WHAT YOU HAVE TO DO: Without any of its pictures, the listing below should be output exactly.

MATERIAL PROVIDED:
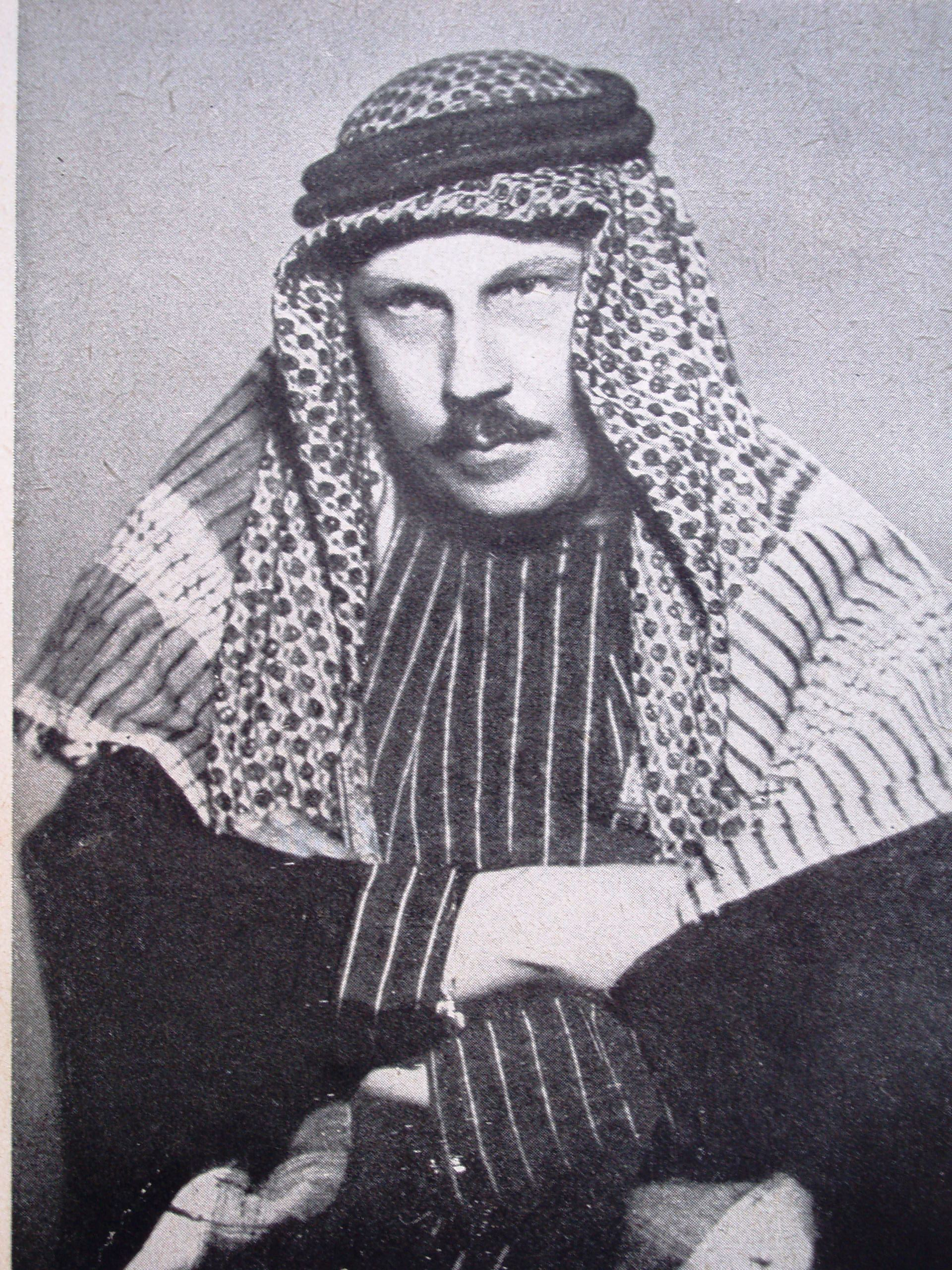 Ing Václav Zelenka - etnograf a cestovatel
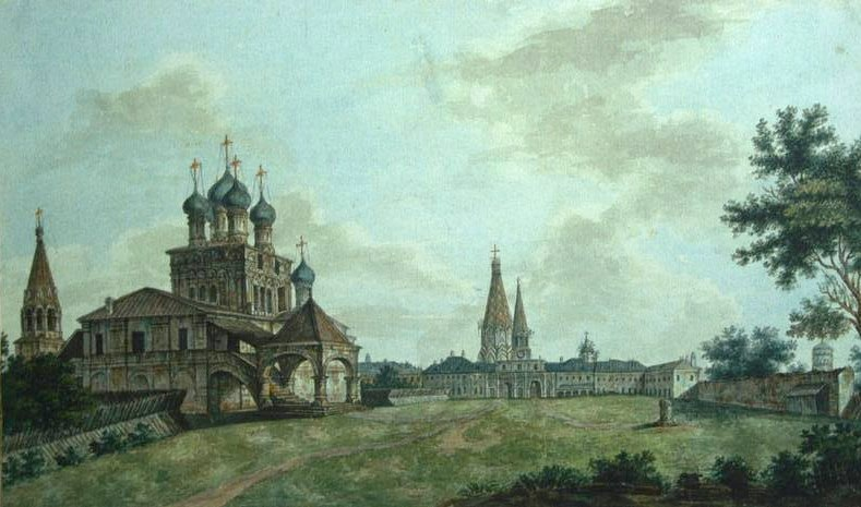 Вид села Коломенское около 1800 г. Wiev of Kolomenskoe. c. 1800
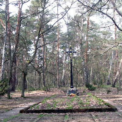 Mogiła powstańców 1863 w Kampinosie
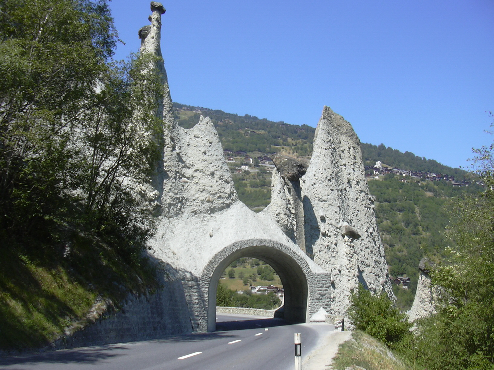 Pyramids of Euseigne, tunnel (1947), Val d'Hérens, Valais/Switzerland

EXERCISE RESPONSE:
 Ing Václav Zelenka - etnograf a cestovatel
 Вид села Коломенское около 1800 г. Wiev of Kolomenskoe. c. 1800
 Mogiła powstańców 1863 w Kampinosie
 Pyramids of Euseigne, tunnel (1947), Val d'Hérens, Valais/Switzerland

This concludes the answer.